Bossiaea obcordata, commonly known as spiny bossiaea, is a species of flowering plant in the family Fabaceae and is endemic to south-eastern continental Australia. It is an erect, rigid shrub with spiny branches, heart-shaped to egg-shaped with the narrower end towards the base, and yellow and purplish-brown flowers.

==Description==
Bossiaea obcordata is an erect, rigid shrub that typically grows to a height of up to 1.5 m and has flattened branchlets that become spiny with age. The leaves are arranged alternately along the stems, broadly egg-shaped to heart-shaped with the narrower end towards the base, sometimes almost round, 30–60 mm long and wide on a petiole 0.5–1.5 mm long with narrow triangular stipules 1–2 mm long at the base. The flowers are mostly 8–10 mm long and arranged singly along the branches, each flower on a pedicel up to 5 mm long. The sepals are 3–5 mm long with bracteoles up to 2 mm long on the pedicel. The standard petal is yellow with a red base and up to 10 mm long, the wings usually purplish-brown and about 2.5 mm wide and the keel pinkish to red and 3–4 mm wide. Flowering occurs from September to October and the fruit is a narrow oblong pod 15–20 mm long.

==Taxonomy==
Spiny bossiaea was first formally described in 1804 by Étienne Pierre Ventenat who gave it the name Platylobium obcordatum in his book, Le Jardin de la Malmaison.

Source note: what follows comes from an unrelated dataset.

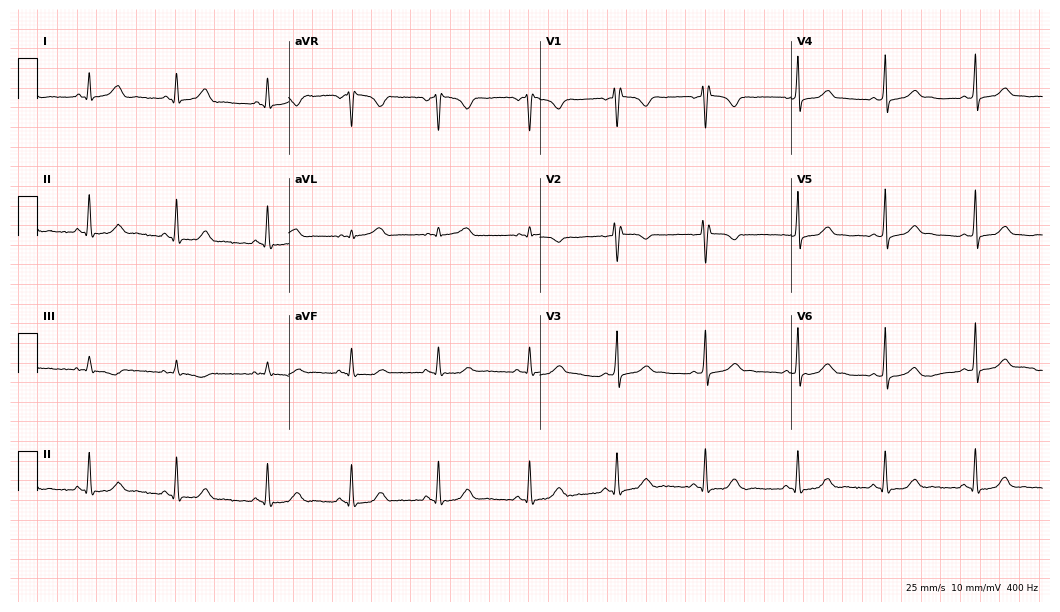
12-lead ECG from a female, 23 years old. No first-degree AV block, right bundle branch block, left bundle branch block, sinus bradycardia, atrial fibrillation or sinus tachycardia recorded for this tracing.
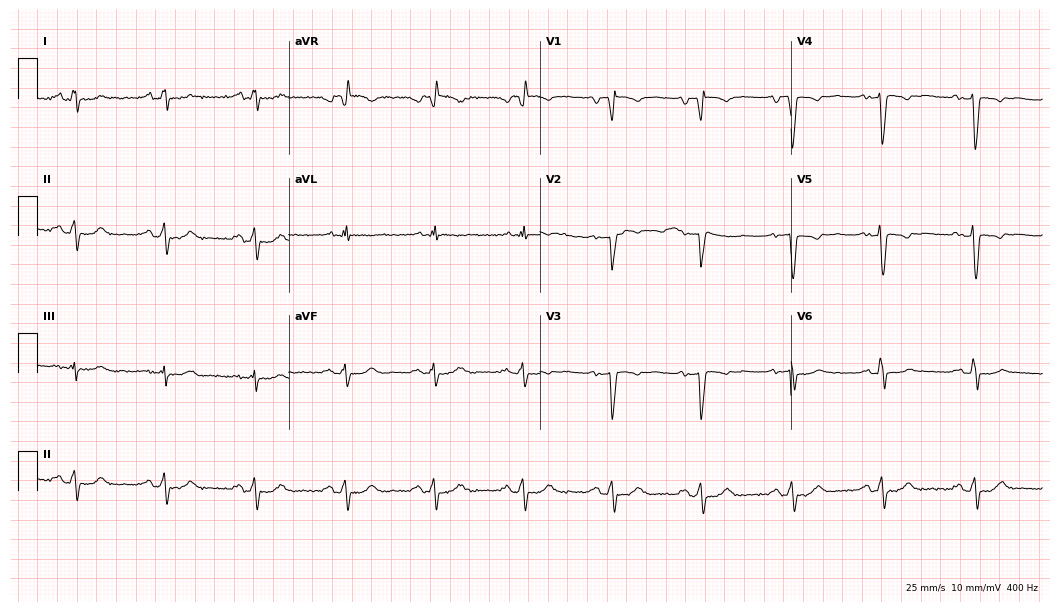
Resting 12-lead electrocardiogram (10.2-second recording at 400 Hz). Patient: a 75-year-old man. None of these six findings is recorded: first-degree AV block, right bundle branch block (RBBB), left bundle branch block (LBBB), sinus bradycardia, atrial fibrillation (AF), sinus tachycardia.

In 1917, George Claridge Druce changed the name to Bossia obcordata and the new name is accepted by the Australian Plant Census. The specific epithet (obcordata) refers to the obcordate shape of the leaves.

==Distribution and habitat==
Bossiaea obcordata grows in forest and heath, often on dry sandstone ridges and slopes. It is found from far south-eastern Queensland through the coast, western slopes and tablelands of eastern New South Wales, to central and eastern Victoria. Specimens recorded from Tasmania are now included in Bossiaea tasmanica.